MORGAN HILL
– Reports that a convicted child molester would be coming to
live in Morgan Hill set off a wave of speculation and phone calls
to police and City Hall this weekend and Monday.
The reports caused city officials and Chief of Police Jerry
Galvin an uncomfortable time Monday as they tried to uncover the
truth.
MORGAN HILL – Reports that a convicted child molester would be coming to live in Morgan Hill set off a wave of speculation and phone calls to police and City Hall this weekend and Monday.

The reports caused city officials and Chief of Police Jerry Galvin an uncomfortable time Monday as they tried to uncover the truth.

What can be verified is that Santa Clara County Superior Court Judge Robert Baines will hold a hearing Wednesday to determine a release site for Brian DeVries, who is in the Atascadero State Mental Facility and labeled a sexually violent predator.

The rumor started with a flyer handed out at a local church Sunday morning saying that DeVries would be released Wednesday to an address on West Main Avenue. By Monday morning the flyer was making the rounds on e-mail and Galvin said he had heard from Mayor Dennis Kennedy and City Manager Ed Tewes, both wanting to know if the rumors were true and what he was going to do about it.

“We are trying to find out if this is true,” Tewes said Monday. “If it is, we would find out who the decision-makers are and provide that information to the community; and we would take action ourselves.”

Kennedy said he received a call from a resident who found a flyer on her door.

“She wanted to know if it was true,” he said. “We certainly don’t want this individual in Morgan Hill; it’s a very small and family-oriented community and this West Main location would be just absolutely inappropriate.”

DeVries was to be released to a sparsely populated area on Monterey Road, in San Jose, considerably north of Morgan Hill. The plans were nixed after the motel owner said no deal had been reached after a series of news reports.

The outcry from San Jose residents not wanting DeVries in their midst also caused the release to be derailed, according to Nora Romero, spokeswoman for the state Department of Mental Health.

Citizens in Morgan Hill are beginning to protest, too.

West Main stretches from Monterey Road to El Toro Mountain and passes by P.A. Walsh and St. Catherine’s schools and the Morgan Hill Library and is near Galvan Park, the YMCA, the El Toro Youth Center and several day care centers. The area is densely populated with families and children.

“We need to let our city and county officials know that we do not want this molester in our neighborhood or any other neighborhood,” the flyer said. And it encouraged readers to contact the city and police department, which they did.

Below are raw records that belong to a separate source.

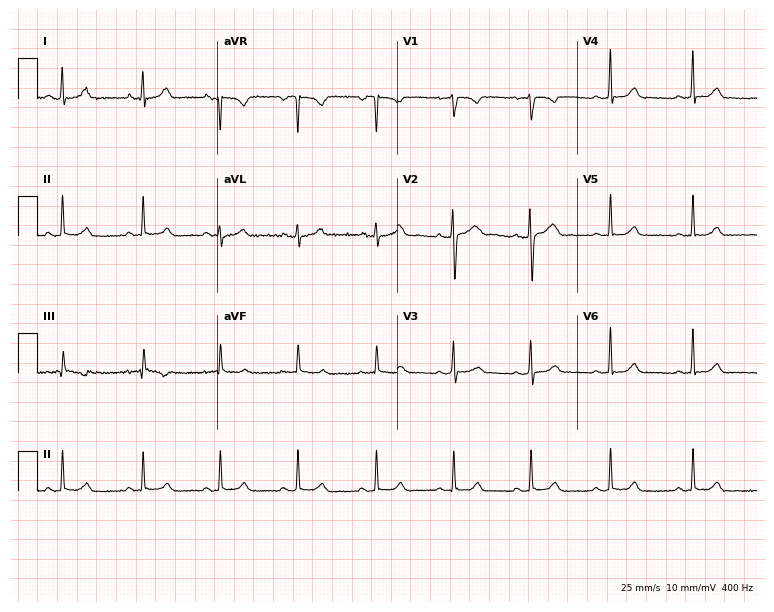
ECG (7.3-second recording at 400 Hz) — a woman, 33 years old. Screened for six findings — first-degree AV block, right bundle branch block, left bundle branch block, sinus bradycardia, atrial fibrillation, sinus tachycardia — none is recorded. Only these six findings were labelled.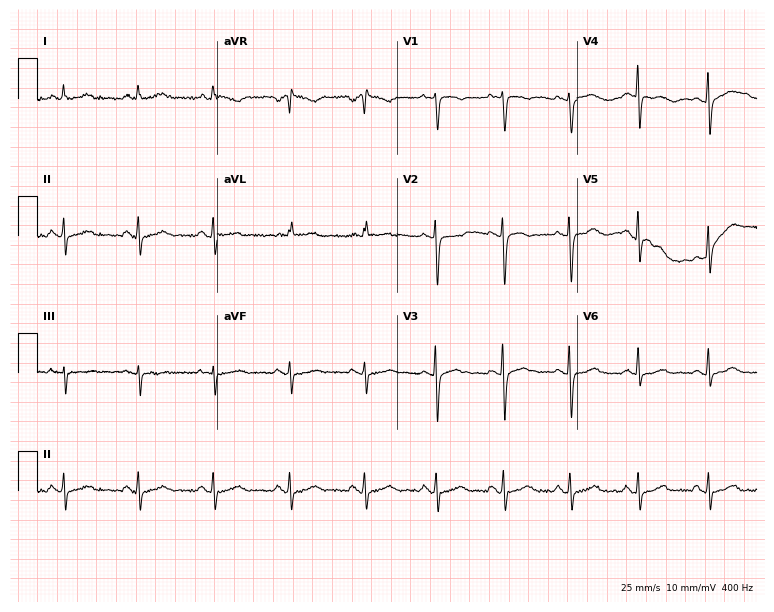
Electrocardiogram (7.3-second recording at 400 Hz), a woman, 42 years old. Of the six screened findings (first-degree AV block, right bundle branch block (RBBB), left bundle branch block (LBBB), sinus bradycardia, atrial fibrillation (AF), sinus tachycardia), none is recorded. Findings outside these six are not listed.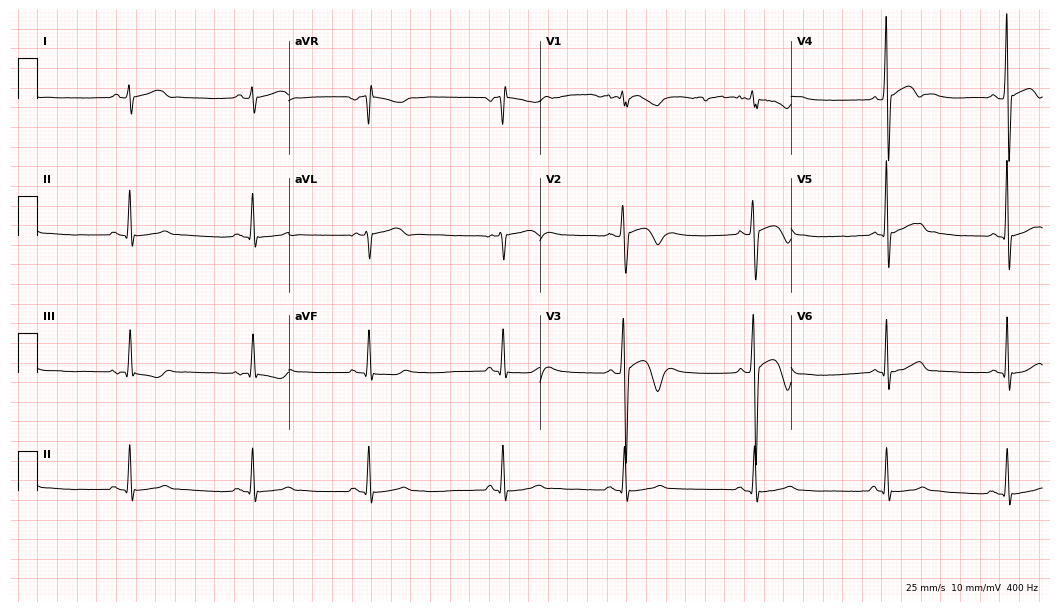
Electrocardiogram, a 17-year-old man. Overall reading on record: normal ECG.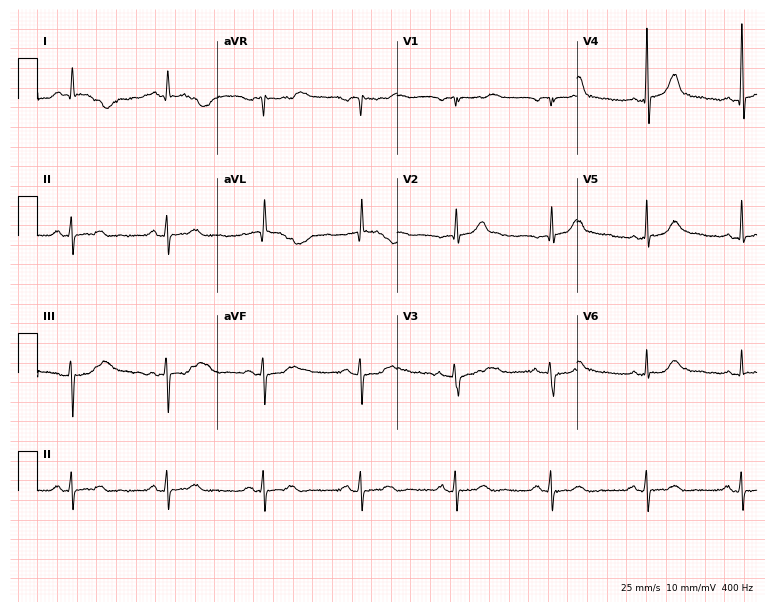
Electrocardiogram, a man, 78 years old. Overall reading on record: normal ECG.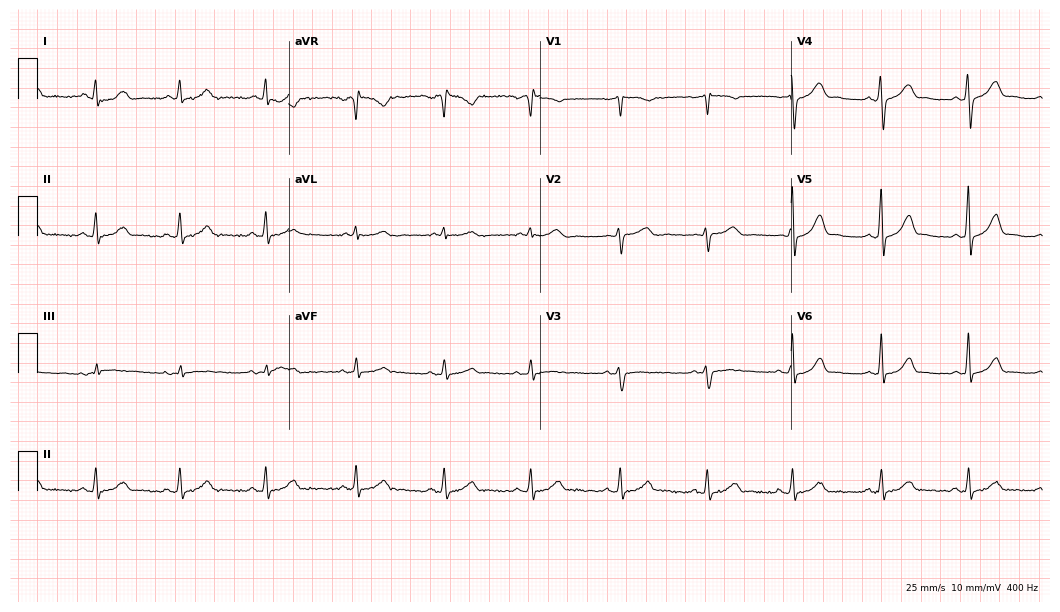
Electrocardiogram, a 32-year-old female. Overall reading on record: normal ECG.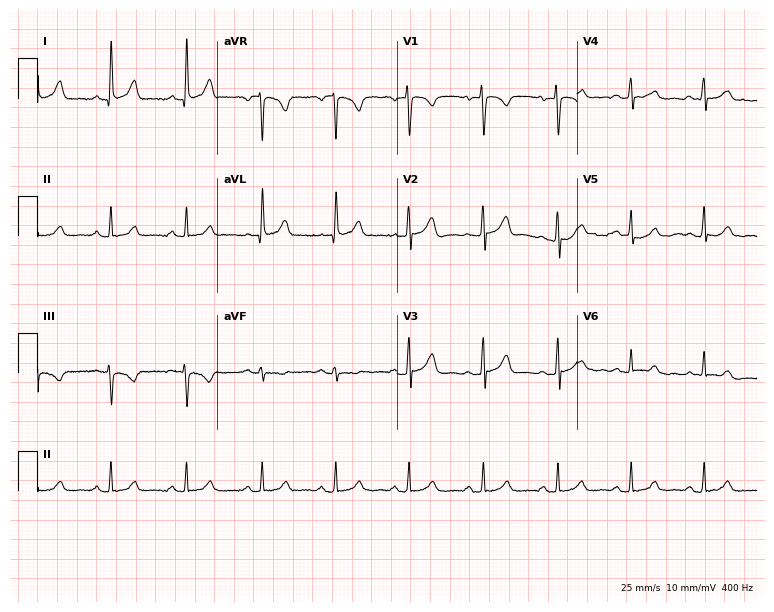
12-lead ECG from a 42-year-old female patient. Recorded interpretation: within normal limits.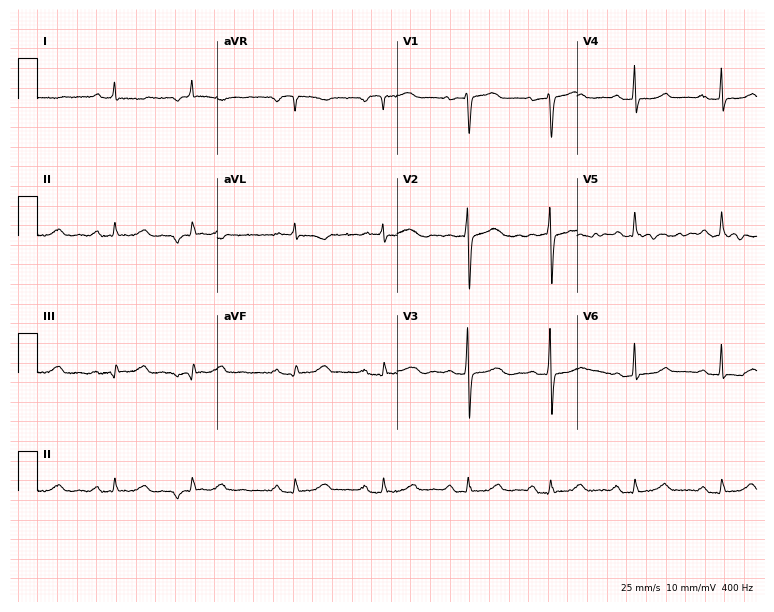
12-lead ECG from a female patient, 66 years old. No first-degree AV block, right bundle branch block, left bundle branch block, sinus bradycardia, atrial fibrillation or sinus tachycardia recorded for this tracing. Other findings, if any, are not listed.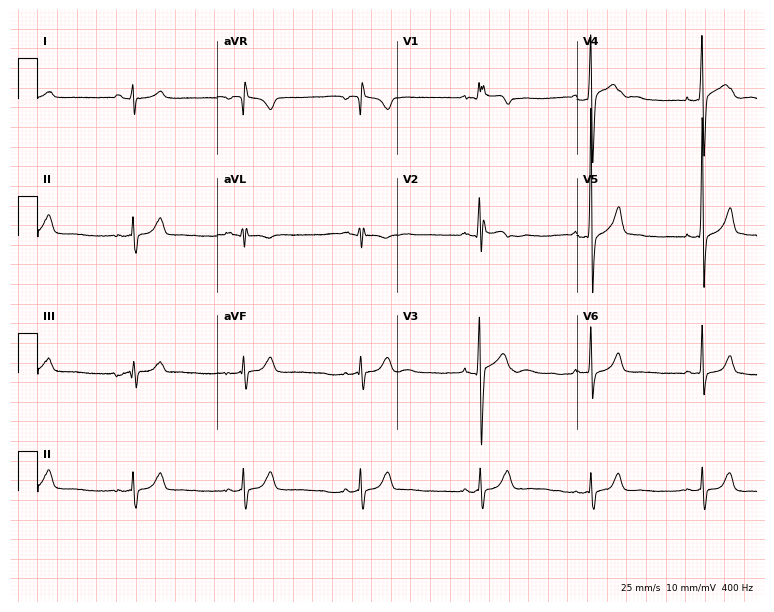
Electrocardiogram, a man, 18 years old. Of the six screened findings (first-degree AV block, right bundle branch block (RBBB), left bundle branch block (LBBB), sinus bradycardia, atrial fibrillation (AF), sinus tachycardia), none is recorded.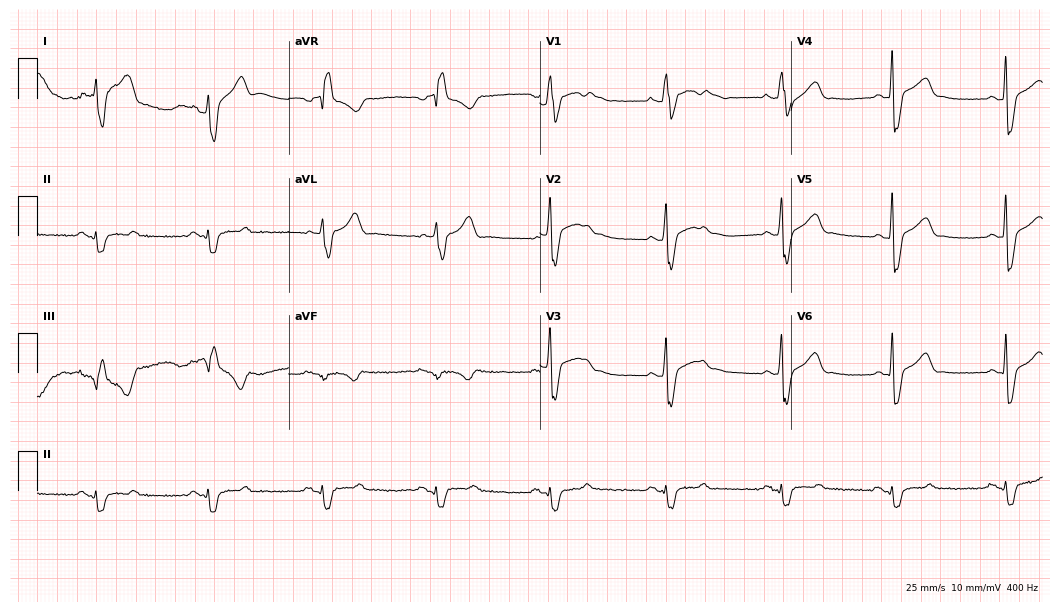
12-lead ECG from a 30-year-old male (10.2-second recording at 400 Hz). No first-degree AV block, right bundle branch block, left bundle branch block, sinus bradycardia, atrial fibrillation or sinus tachycardia recorded for this tracing.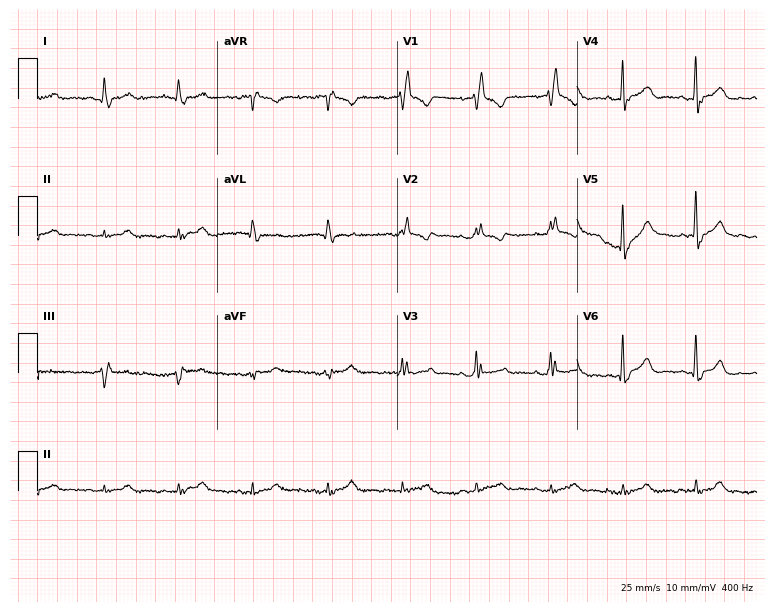
Resting 12-lead electrocardiogram. Patient: a male, 79 years old. The tracing shows right bundle branch block (RBBB).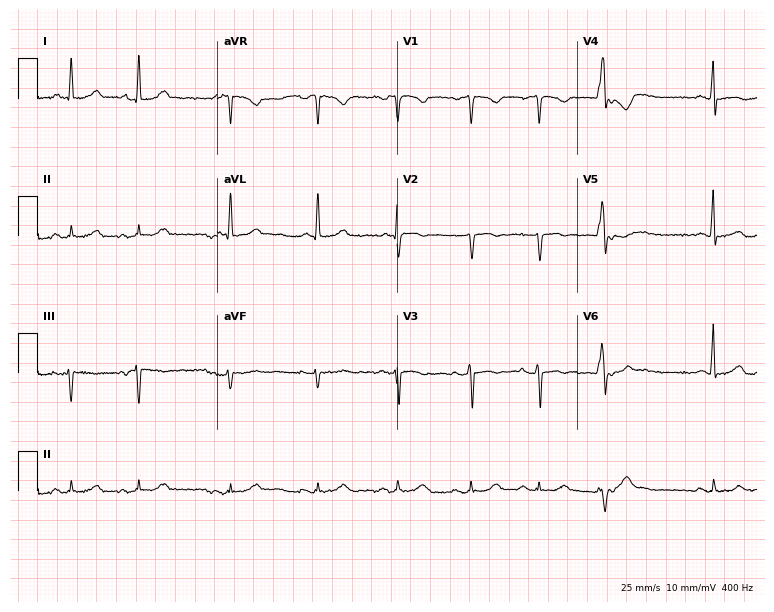
ECG — a 78-year-old male patient. Screened for six findings — first-degree AV block, right bundle branch block, left bundle branch block, sinus bradycardia, atrial fibrillation, sinus tachycardia — none is recorded. Other findings, if any, are not listed.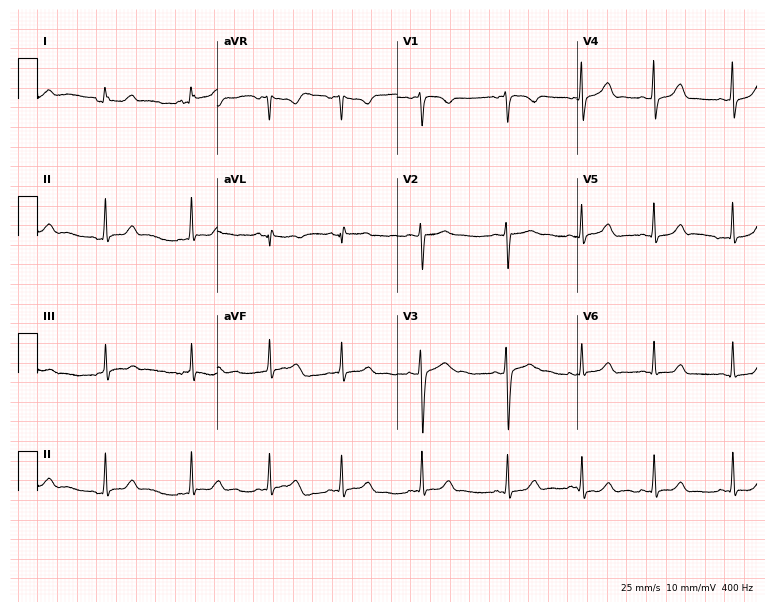
Resting 12-lead electrocardiogram (7.3-second recording at 400 Hz). Patient: a female, 19 years old. Read as a normal ECG.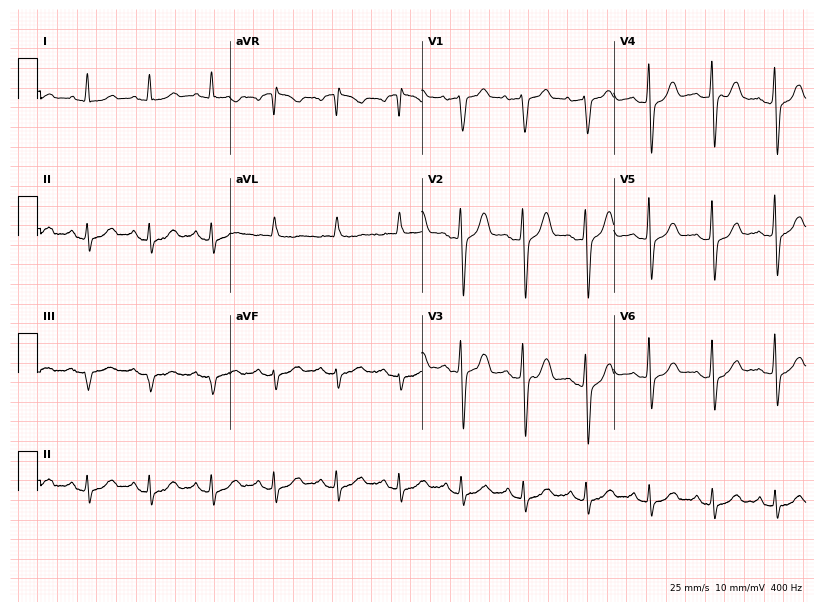
Resting 12-lead electrocardiogram (7.8-second recording at 400 Hz). Patient: a 77-year-old male. None of these six findings is recorded: first-degree AV block, right bundle branch block, left bundle branch block, sinus bradycardia, atrial fibrillation, sinus tachycardia. Findings outside these six are not listed.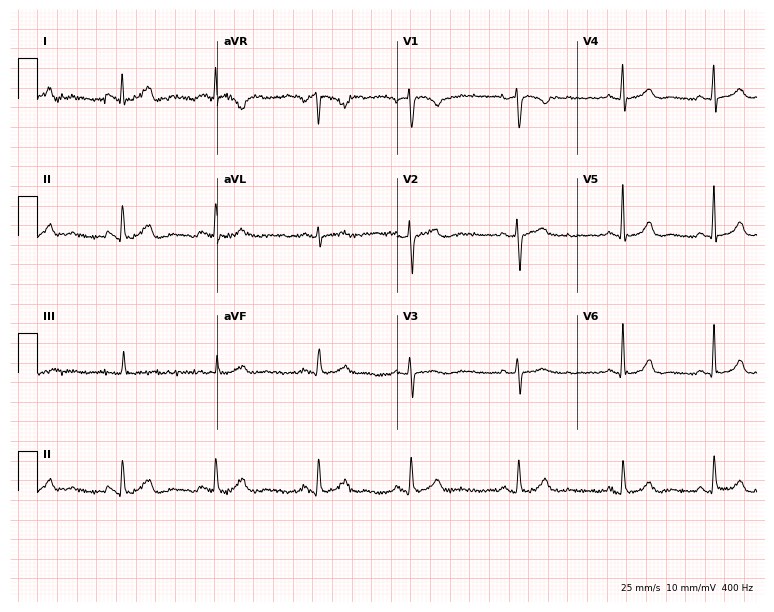
12-lead ECG (7.3-second recording at 400 Hz) from a female, 36 years old. Labelled as a normal ECG.

DeVries was convicted of molesting an 8-year-old boy in 1994 and had been previously convicted in several other states, starting in 1978. He had admitted to doctors that he had molested as many as 50 boys, the flyer said. In August 2002 DeVries was castrated and fulfilled a program for sexually violent predators.

Since he has completed his sentence in the state prison facility and was not paroled, DeVries will not be supervised by the Probation Department but will be watched through a new state program, but only if some city in the county accepts him by June 28.

“In the worst-case scenario,” Romero said, “if we can’t find housing for him, he will be released unconditionally and we won’t know where he is.”

She said that DeVries, if he is released soon, will be the first former inmate in California designated as a sexually violent predator to go into the community treatment program. The state has contracted with Liberty Healthcare to run the program with the intention of supervising and monitoring the subjects.

“Anybody who is released by the courts,” Romero said, “will be released back into the county of origin – in this case, Santa Clara County.”

At the hearing, Romero said, the Department of Health will report on DeVries, and will attempt to settle on a conditional release site. She said the hearing will most likely occur in the afternoon.

“In the past these hearings have been public,” she said. She expects Wednesday’s hearing to be open to the public also.

“If there is any plan to dump him (DeVries) on our community, I will do everything I can to stop it,” Kennedy said.

He recommends that, if the rumor is true, that citizens organize and put together a vocal public campaign.

“I’d be happy to lead that,” Kennedy said.

Romero had some words of comfort for West Main Avenue residents.

“Whatever location we settle on,” she said, “we wouldn’t be releasing him right in the middle of an area with schools.”

Brian DeVries is scheduled to appear Wednesday before Superior Court Judge Robert Baines, Dept. 1, 191 North First St., San Jose.